Although it steps outside the intended use case, if you imagine generating constraints way faster than the theorems come to you, it’s generically expected that your constraints will disagree on the upcoming thing because you used enough search power to find some constraints that got the entire past history right, but disagree on the upcoming sentence. If you decide between the teams by flipping a coin, then you’d get half of all problems wrong, forever. So, deciding by the probability mass of the turing machines was used instead.
If we imagine updating on the true list of theorems, the true constraints that reality follows will stick around forever. Call that team A. And define team \(B_{n}\) as the turing machines that disagree with team A on turn n, and team \(B\) as the union of all of them. Each turn, everyone in team \(B_{n}\) dies. So the total probability mass that team \(B\) can muster limits to 0 as time goes on and more and more theorems get seen, while team A’s probability mass remains constant. Thus, in the limit, the constraints on team A will be trusted and used to generate extensions that follow the “rules of reality” for increasingly long times.
HANDWAVING:
It should be possible to \(\varepsilon\)approximate the probability of a sentence in knowable time.

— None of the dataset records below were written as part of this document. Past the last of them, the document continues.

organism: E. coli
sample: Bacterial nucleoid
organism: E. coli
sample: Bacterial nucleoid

It should be possible to implement Bayesian updates on either sentences or constraints by the same path mentioned in the original post.

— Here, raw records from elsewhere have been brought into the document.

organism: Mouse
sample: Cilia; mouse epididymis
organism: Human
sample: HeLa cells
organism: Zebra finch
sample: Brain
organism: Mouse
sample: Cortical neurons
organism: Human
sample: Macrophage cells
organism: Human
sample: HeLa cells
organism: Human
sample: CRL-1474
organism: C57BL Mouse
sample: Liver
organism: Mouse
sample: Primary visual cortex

In the limit of updating on theorems, all “constraints” on sets of sentences that are computable in [insert time bound here] time that apply to reality should be learned by this prior.
I’m pretty dang sure you don’t need the full strength of propositional consistency to get a coherent distribution in the limit of updating on evidence. Every propositionally inconsistent world has a disproof of the form \(a\wedge b\wedge c…\to\neg\phi\) when \(\phi\) is true, so a sufficient (though maybe not minimal) constraint that imposes a coherent distribution would be “the string cannot contain \(a\wedge b\wedge c…\to\neg\phi\), and \(a\), and \(b\)… and \(\phi\) and if it does, reject it” because that should take out every propositionally inconsistent world in the limit.
Note that the above permits logical uncertainty over very complicated Booleans that would take a long time to evaluate, like hard 3SAT instances. Full propositional consistency renders logical uncertainty over those sorts of things impossible, while it very plainly exists in reality.
NEXT STEPS:
Find a hole in this thing if one is present.
How can this sort of framework be made to interact sensibly with sequence prediction? Does it already interact sensibly with sequence prediction, or do important modifications need to be made?
Actually, in general, sequence prediction and “what is true?” prediction seem quite hard to marry in this framework, because a nearguarantee that you’ll hit either \(\phi\) or \(\neg\phi\) after a known amount of time doesn’t interact well with “I believe that neither \(\phi\) or \(\neg\phi\) will show up in my observed list of theorems, unless an astronomical amount of time has gone by”. Some sort of resolution must be found.
What should it be named if it does turn out to be important? I was considering the “EisenstatAppel Prior”, or EA Prior for short, but apparently it’s bad taste to name things after yourself and someone probably has a better idea.